West Pomeranian University of Technology, Szczecin, Faculty of Chemical Technology and Engineering, Department of Chemical and Process Engineering, al. Piastów 42, 70-065 Szczecin, Poland.
Central Mining Institute, Department of Mining Aerology, Pl. Gwarków 1, 40-166 Katowice, Poland.
Sci Total Environ. 2021 Nov 20;796:149064. doi: 10.1016/j.scitotenv.2021.149064. Epub 2021 Jul 14.
Carbon dioxide storage in unmineable coal seams is advantageous in the highly industrialized areas, such as the Upper Silesia Coal Basin (USCB), Poland, where heavy industry constitutes the source of huge CO emissions and coal mines will be closed in the future, due to unprofitability. The paper presents the results of experimental and theoretical research of CO capture on medium rank C and B bituminous coals coming from three mines located in the USCB. The porous texture of the investigated adsorbents was analyzed using SEM images and the N and CO isotherms at -196 °C and 0 °C, respectively. Qualitative studies using DRIFT spectroscopy showed that band intensity attributed to the functional groups of coals changed after CO adsorption. The analyses encompassed the equilibrium, kinetics and thermodynamics of CO adsorption on coals at 25, 50 and 75 °C (up to 2000 kPa). The adsorption isotherms were obtained by the static gravimetric method and described by means of the Langmuir, Freundlich, Dubinin-Radushkevich and Dubinin-Astakhov models. The highest CO uptakes were obtained for medium rank C bituminous coals at 25 °C; the values were 1.600 mol/kg and 1.274 mol/kg. The adsorption kinetics was better characterized by the Avrami fractional-order model rather than by the pseudo-first and pseudo-second order models. The results reveal that the adsorption process is the fastest for medium rank C bituminous coals. The isosteric heats of adsorption were calculated in the following two ways: based on the multi-temperature Toth isotherm and the Clausius-Clapeyron equations. Depending on degree of coal metamorphism, the heat of adsorption ranged from 18 to 26 kJ/mol. The estimated maximum temperature increase due to heat accumulation in the insulated coalbed during CO adsorption was 6 °C and did not reach the self-ignition temperature in any of the tested adsorption systems.
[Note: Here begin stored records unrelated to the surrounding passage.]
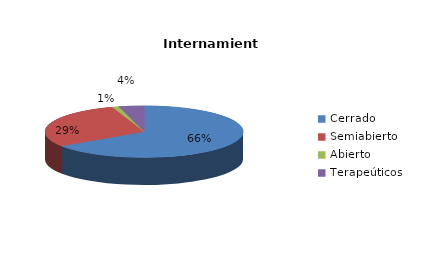
| Category | Series 0 |
|---|---|
| Cerrado | 304 |
| Semiabierto | 136 |
| Abierto | 5 |
| Terapeúticos | 19 |
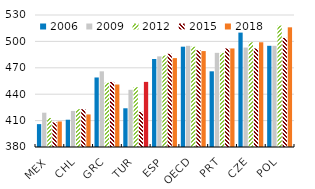
| Category | 2006 | 2009 | 2012 | 2015 | 2018 |
|---|---|---|---|---|---|
| MEX | 406 | 419 | 413 | 408 | 409 |
| CHL | 411 | 421 | 423 | 423 | 417 |
| GRC | 459 | 466 | 453 | 454 | 451 |
| TUR | 424 | 445 | 448 | 420 | 454 |
| ESP | 480 | 483 | 484 | 486 | 481 |
| OECD | 494 | 495 | 494 | 490 | 489 |
| PRT | 466 | 487 | 487 | 492 | 492 |
| CZE | 510 | 493 | 499 | 492 | 499 |
| POL | 495 | 495 | 518 | 504 | 516 |

在高度工业化的地区,如波兰上西里西亚煤盆地(USCB),无法开采的煤层中的二氧化碳储存具有优势,因为重工业是大量 CO 排放的来源,而且由于无利可图,未来煤矿将关闭。本文介绍了从中西里西亚三个煤矿开采的中阶 C 和 B 烟煤对 CO 捕获的实验和理论研究结果。使用 SEM 图像和 N 和 CO 分别在-196°C 和 0°C 下的等温线分析了吸附剂的多孔结构。使用 DRIFT 光谱的定性研究表明,CO 吸附后,归因于煤官能团的带强度发生了变化。分析包括 25、50 和 75°C(高达 2000 kPa)下 CO 在煤上的吸附平衡、动力学和热力学。通过静态重量法获得吸附等温线,并通过 Langmuir、Freundlich、Dubinin-Radushkevich 和 Dubinin-Astakhov 模型进行描述。在 25°C 下,中阶 C 烟煤获得了最高的 CO 吸收量;值分别为 1.600 mol/kg 和 1.274 mol/kg。吸附动力学更适合用 Avrami 分数阶模型而不是伪一阶和伪二阶模型来描述。结果表明,中阶 C 烟煤的吸附过程最快。通过多温度 Toth 等温线和 Clausius-Clapeyron 方程,以两种方式计算了吸附的等焓。根据煤变质程度,吸附热范围从 18 到 26 kJ/mol。由于 CO 吸附过程中隔热煤层中热量的积累,估计最大温度升高为 6°C,在任何测试的吸附系统中均未达到自燃温度。